Royal Bank of Scotland chief economist Kieran Davies said encouraging local and overseas data earlier in the month tipped the scales in favour of a third successive interest rate rise.

"We've had a solid employment report and globally you have had confirmation that the Euro area and Japan have pulled out of recession," Mr Davies said.

"So we think that they will hike still and then they will take their usual break in January."

Mr Davies said these early rate hikes would have "limited" impact on the broader economy because most borrowers had kept their mortgage repayments at the same level despite the sharp interest rate falls experienced in late 2008 and early 2009.

"So the average home owner can absorb the initial hikes because they are still paying off their home loans at a pace consistent with where interest rates were late in '08 or early '09," Mr Davies said.

Many economists waited for the release of the September quarter capital expenditure (capex) figures, released by the ABS on Thursday, before making their prediction on interest rates.

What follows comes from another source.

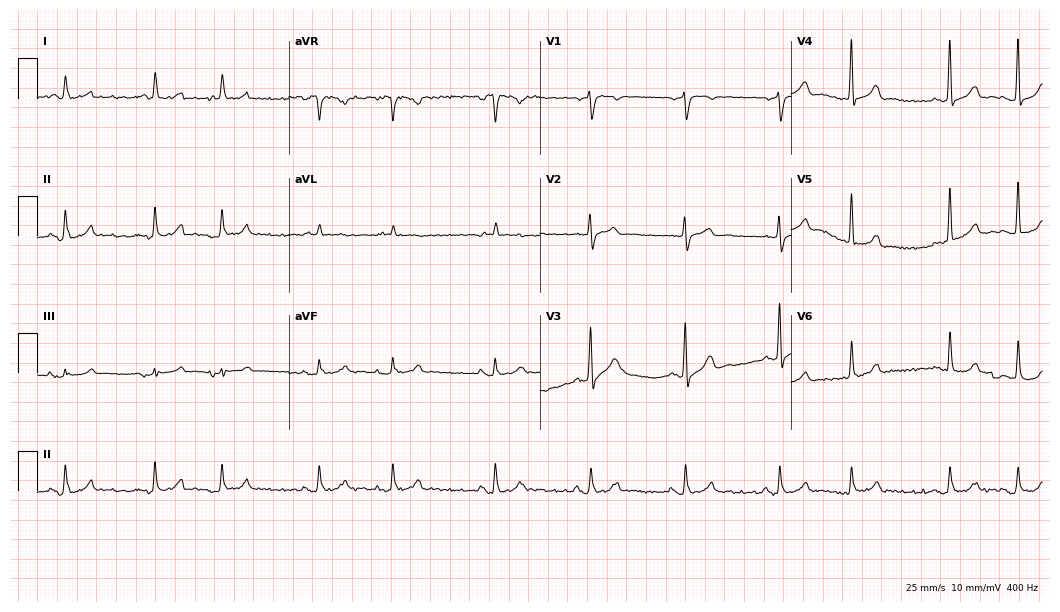
12-lead ECG (10.2-second recording at 400 Hz) from a man, 69 years old. Screened for six findings — first-degree AV block, right bundle branch block, left bundle branch block, sinus bradycardia, atrial fibrillation, sinus tachycardia — none is recorded.

The capex showed that private sector investment intentions over the financial 2009/10 year grew to $105,010 billion in the three months to September, up 5.9 per cent from the previous estimate.

"On economic data alone ... I think they'll hike by 25 basis points," ICAP economist Adam Carr said.

"When you look at the economy, we're doing very well.

"For a Reserve Bank that's nervous about holding rates too low for too long, there's really no reason to hold off."